Even as retailers and banks move forward with Apple Pay and CurrentC, another group has joined forces to take a deep look at the infrastructure of web payments.

The World Wide Web Consortium, a consensus-based standards-setting body, has launched a Web Payments Interest Group whose goals include simplifying e-commerce and trying to make sure no one company dominates the system.

Target joined in October. The Federal Reserve Bank of Minneapolis is coordinating participation by the other regional Federal Reserve Banks. Representatives from Bloomberg and the National Association of Convenience Stores are chairing the group.

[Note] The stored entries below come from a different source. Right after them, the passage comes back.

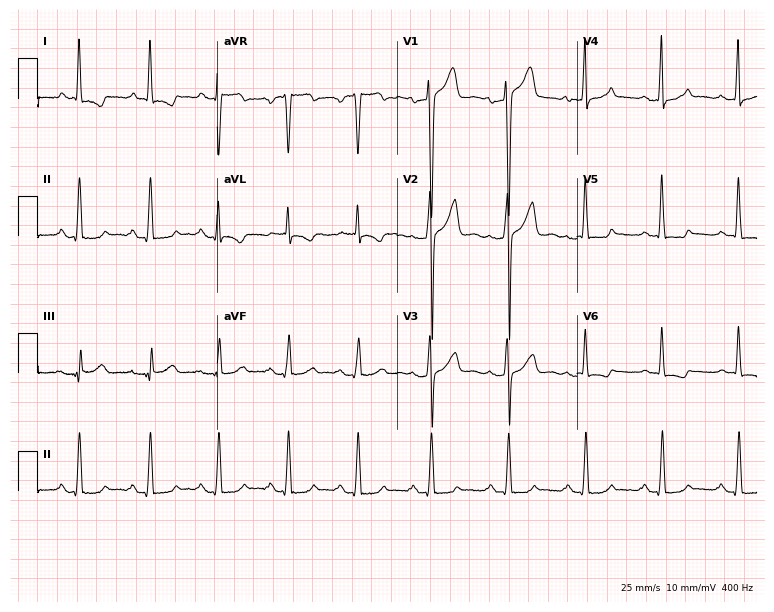
12-lead ECG from a 41-year-old male. No first-degree AV block, right bundle branch block, left bundle branch block, sinus bradycardia, atrial fibrillation or sinus tachycardia recorded for this tracing.
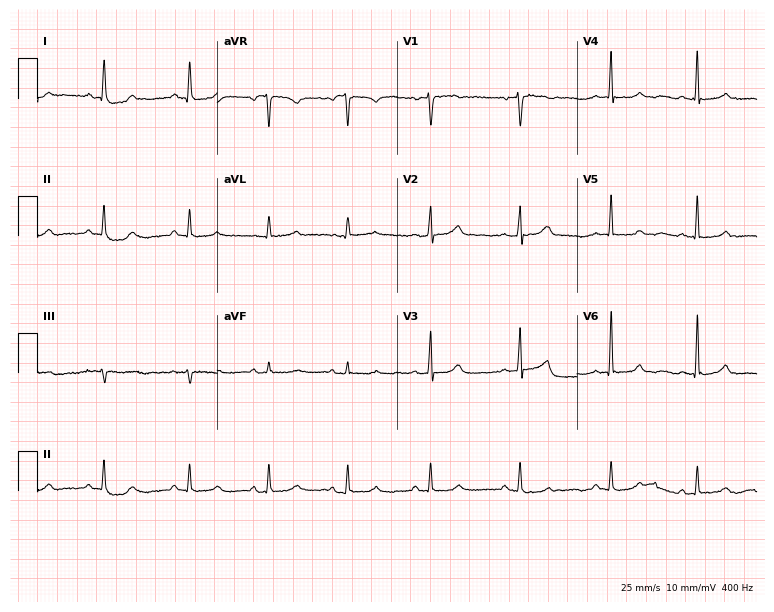
12-lead ECG (7.3-second recording at 400 Hz) from a woman, 43 years old. Labelled as a normal ECG.
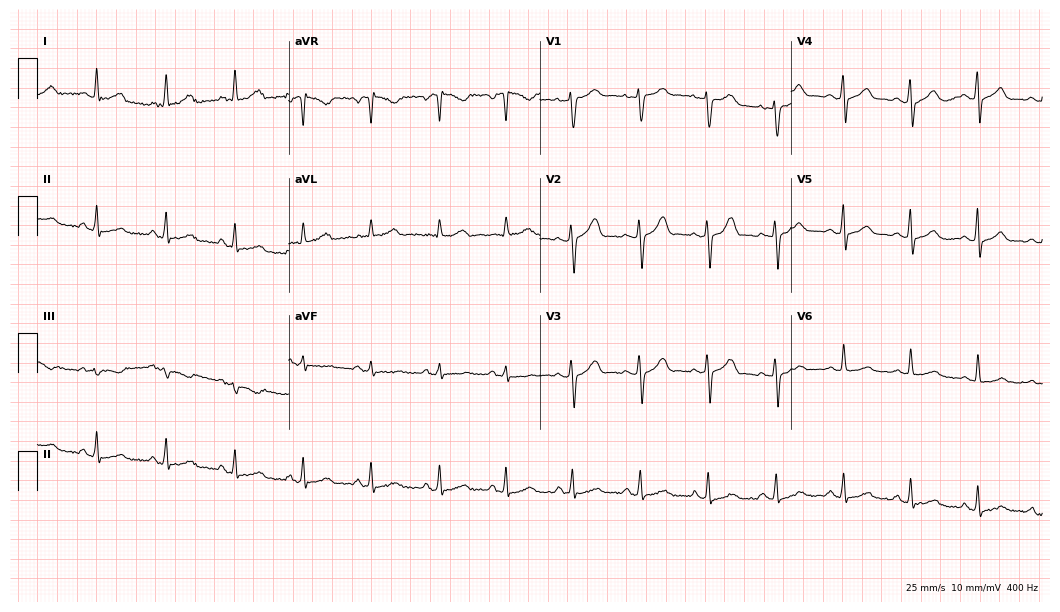
Electrocardiogram, a 46-year-old female. Overall reading on record: normal ECG.

It’s still the early stages, but the goal is to create common standards, terminology and interoperability for online merchants and shoppers, and develop a far superior system.

The vision, said Claudia Swendseid, senior vice president at the Federal Reserve Bank of Minneapolis, is for multi-screen checkouts or detailed registrations to go the way of the dinosaur. Instead of having online merchants pull from a consumer’s credit card or bank account, shoppers could push the money to the merchant with the push of a button.

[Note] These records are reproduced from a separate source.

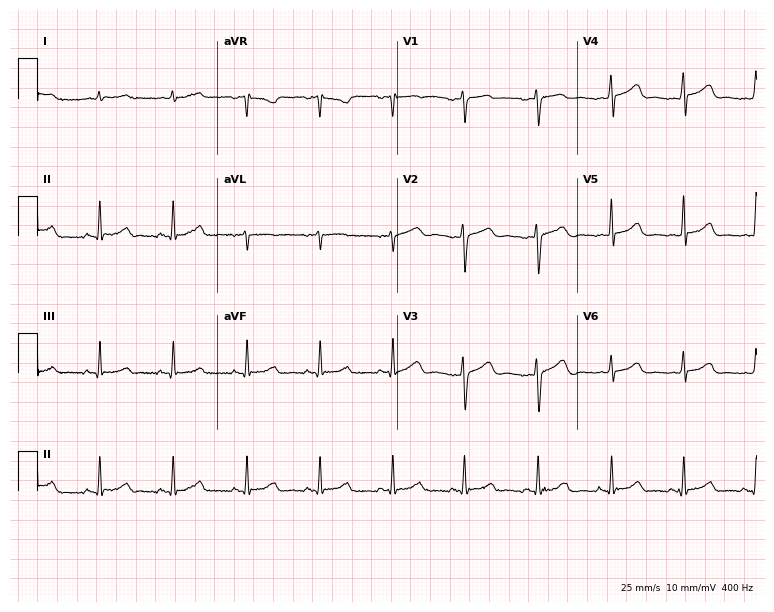
Standard 12-lead ECG recorded from a woman, 30 years old. Read as a normal ECG.
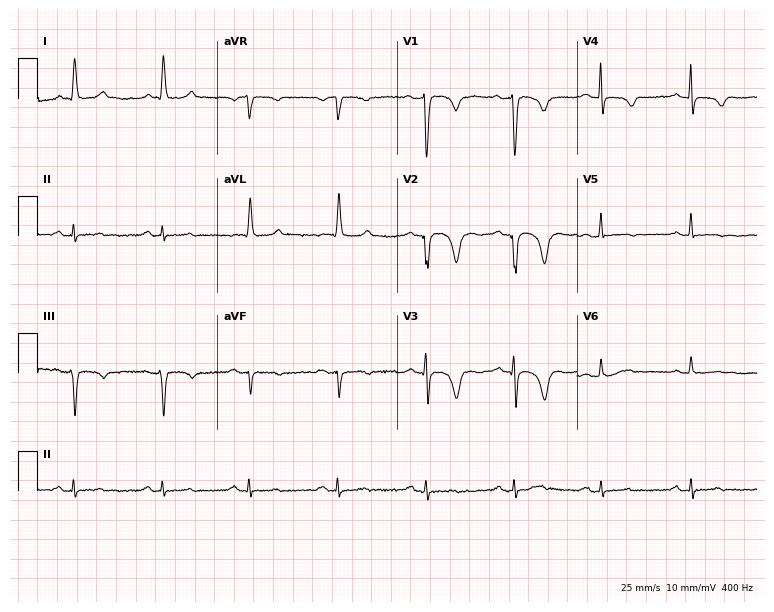
ECG (7.3-second recording at 400 Hz) — a 70-year-old female patient. Screened for six findings — first-degree AV block, right bundle branch block (RBBB), left bundle branch block (LBBB), sinus bradycardia, atrial fibrillation (AF), sinus tachycardia — none is recorded. Only these six findings were labelled.
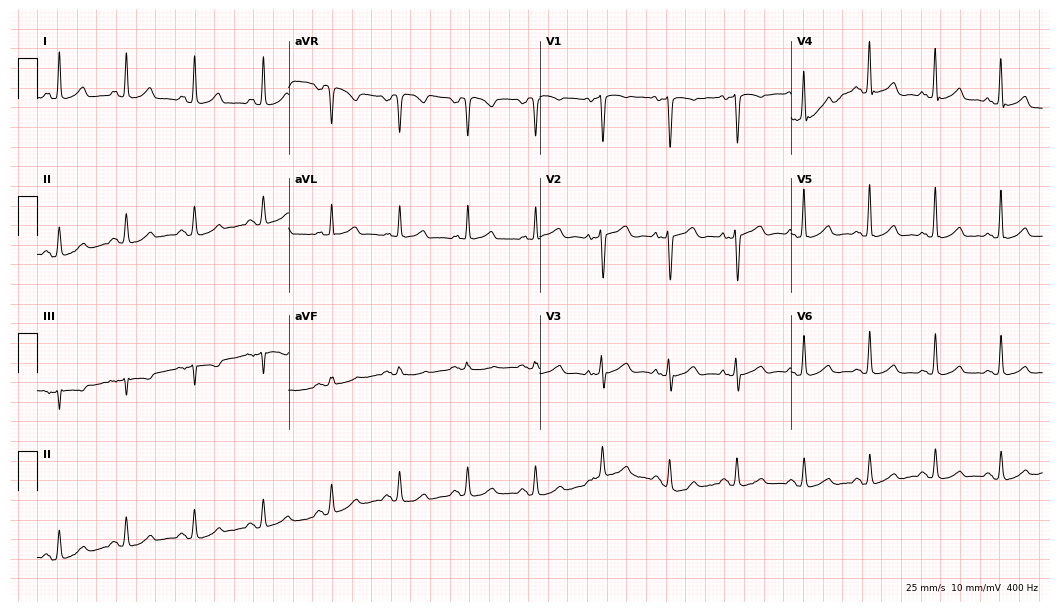
Standard 12-lead ECG recorded from a woman, 47 years old (10.2-second recording at 400 Hz). None of these six findings is recorded: first-degree AV block, right bundle branch block, left bundle branch block, sinus bradycardia, atrial fibrillation, sinus tachycardia.

“It’s a lot easier to just pick the stuff I want to buy and push a pay button then pick the stuff I want to buy and then go through three or four more steps to ‘check out,’ ” she said.

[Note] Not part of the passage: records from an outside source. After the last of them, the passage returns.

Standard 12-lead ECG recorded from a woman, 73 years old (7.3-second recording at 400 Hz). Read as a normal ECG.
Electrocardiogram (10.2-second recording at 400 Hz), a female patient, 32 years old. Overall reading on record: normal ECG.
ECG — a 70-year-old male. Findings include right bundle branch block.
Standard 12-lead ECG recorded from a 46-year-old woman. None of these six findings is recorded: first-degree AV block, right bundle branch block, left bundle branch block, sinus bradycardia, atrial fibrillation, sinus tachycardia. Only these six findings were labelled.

Big parts of the financial system already operate under uniform, agreed-upon standards. For instance, checks follow standards set by a group called X9. But even as companies jockey for position in web payments, they are mostly just front-end interfaces that use the existing debit and credit card system. Think PayPal and Apple Pay.

“Think about the web 15 or 20 years ago and what a rudimentary system it was, and now how it’s so integrated with so many aspects of how we do business,” said Claudia Swendseid. “I think this effort related to the World Wide Web is much broader than one specific application like Apple Pay.”

The working group will look at cryptocurrencies like Bitcoin, traditional payment with credit and debit cards, person-to-person transactions and other transfers of value like coupons and loyalty programs. It will look at digital wallets, tokens and identity, authentication and security.

The charter of the working group sets its end date as September 2017.

Swendseid views web payments in the future as core infrastructure — like the Internet or highways — and it will be important for payments to be maintained in such a way that the infrastructure isn’t owned by “a limited set of proprietary interests,” she said.

“That’s really why the World Wide Web was set up, W3C, it was set up to ensure that no one company or no few companies would own the web,” she said.